Além da competência como músico, o talento superlativo de Sonny como compositor legou ao jazz canções imortais como “St. Thomas”, “Airegin”, “Doxi” e “Oleo”. O homem é um monstro e até hoje mantém-se ativo, com uma concorrida agenda de shows, apresentando-se em palcos do mundo inteiro. Seu disco “Saxophone Colossus”, de 1956, é uma obra-prima, presente em qualquer lista dos 10 álbuns mais importantes da história do jazz. Consagrou-se como músico ligado às escolas bebop e hard-bop, mas também flertou com o pop, o free jazz e a música oriental – sempre mantendo intacta a sua integridade artística.

Em março de 1957 gravou para a Contemporary um de seus discos mais interessantes – ainda que não tão conhecido quanto os incensados “Saxophone Colossus” e “The Bridge” – chamado “Way Out West”. A capa é um exemplo do humor sardônico do saxofonista: um Sonny Rollins vestido a caráter, em uma paisagem típica do oeste americano, se prepara para enfrentar sabe-se lá que perigos com o seu impávido saxofone. A foto é de autoria de William Claxton, célebre por fotografar grandes nomes do jazz. O repertório inclui canções com uma temática, digamos, “rural”: “I'm an Old Cowhand” (Mercer), “Wagon Wheels” (DeRose/Hill) e a própria “Way Out West”, composta por Rollins especialmente para a ocasião.
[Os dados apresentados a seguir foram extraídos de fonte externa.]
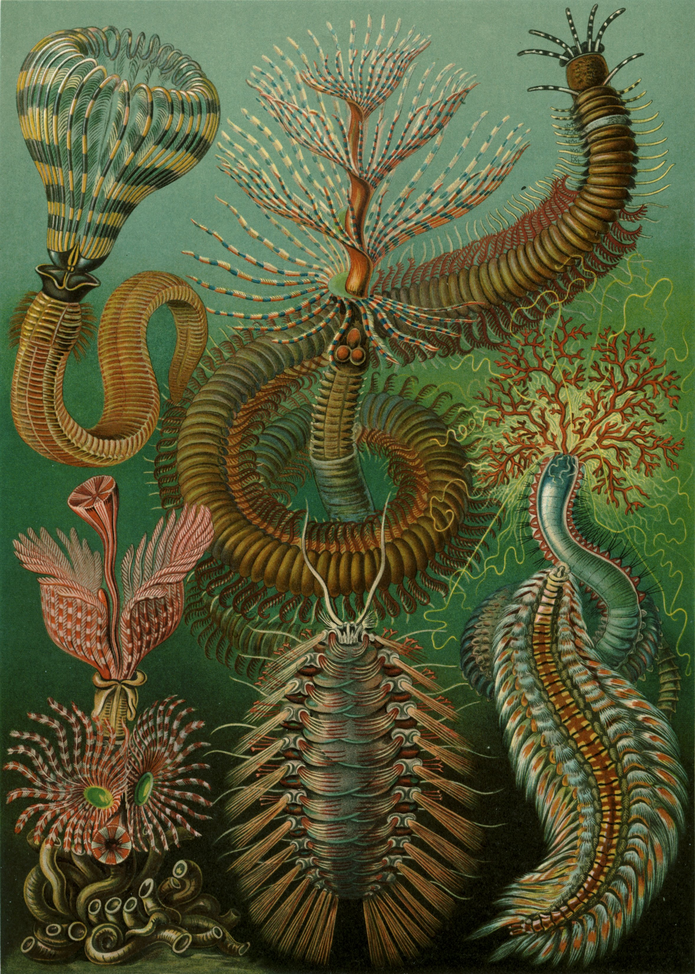 See here for index to numbers. Sabella spectabilis (Grube) = Sabellastarte indica (Savigny, 1822) Serpula contortuplicata (Linné) = Hydroides norvegicus Gunnerus, 1768 Spirographis spallanzanii (Viviani) = Sabella spallanzanii (Gmelin, 1791) Terebella emmalina (Quatrefages) = Pista cretacea (Grube, 1860) Eunice magnifica (Quatrefages) = Eunice magnifica Grube, 1866 Hermione hystricella (Quatrefages) = Hermione hystricella Milne-Edwards in Cuvier, 1836 Cloëia euglochis (Ehlers) = Chloeia viridis Schmarda, 1861
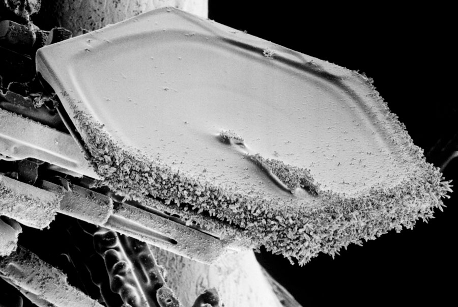 Flocon de Neige, Cristal hexagonal Depuis Photo par MEB.

Gravado na Califórnia, Sonny dispensou o piano e convocou dois dos maiores expoentes do West Coast para acompanhá-lo: o baixista Ray Brown e o baterista Shelly Manne. A fim de compatibilizar as agendas dos músicos, as gravações foram realizadas às três da manhã, o que não causou qualquer problema, pois nesse horário o excêntrico saxofonista estava mais “quente” que nunca. E olha que calor foi o que não faltou àquelas sessões. Um dos (muitos) pontos altos do disco é “Come, Gone”, bebop de autoria de Rollins, na qual este exibe seu fraseado energético e dá um show de irreverência, versatilidade e improvisação, fazendo citações a outras músicas, como “Perdido”, sem perder o prumo.

Apesar do pouco tempo disponível para ensaiar, o trio toca com uma coesão e um swing impressionantes e boa parte do sucesso do disco se deve à excelência da sessão rítmica. Em “I'm an Old Cowhand” e em “Wagon Wheels”, por exemplo, percebe-se em algumas passagens uma discreta pincelada de reggae (isso bem antes do estilo ser inventado), com destaque para a soberba linha de baixo. A balada “There Is No Greater Love” ganha uma roupagem moderna, sem perder a emotividade, e a icônica “Solitude” merece uma versão à altura daquela imortalizada por Lady Day, com Sonny mostrando que também pode soar lírico e pungente, tanto quanto um Lester Young.

A despeito da eletricidade que percorre todas as faixas, a atmosfera do disco é bastante relaxada e despretensiosa. Nada de experimentalismos, nada de invencionices, nada de dilemas estéticos. São apenas três caras tocando e se divertindo – dividindo com o ouvinte a alegria e o prazer de fazer grande música. A nova edição em CD, remasterizada por Phil De Lancie, traz como brinde três faixas bônus: os takes alternativos de “I'm an Old Cowhand”, “Come, Gone” e “Way Out West”. Sem dúvida, um álbum precioso, fadado a ocupar um lugar de destaque em qualquer discoteca de jazz.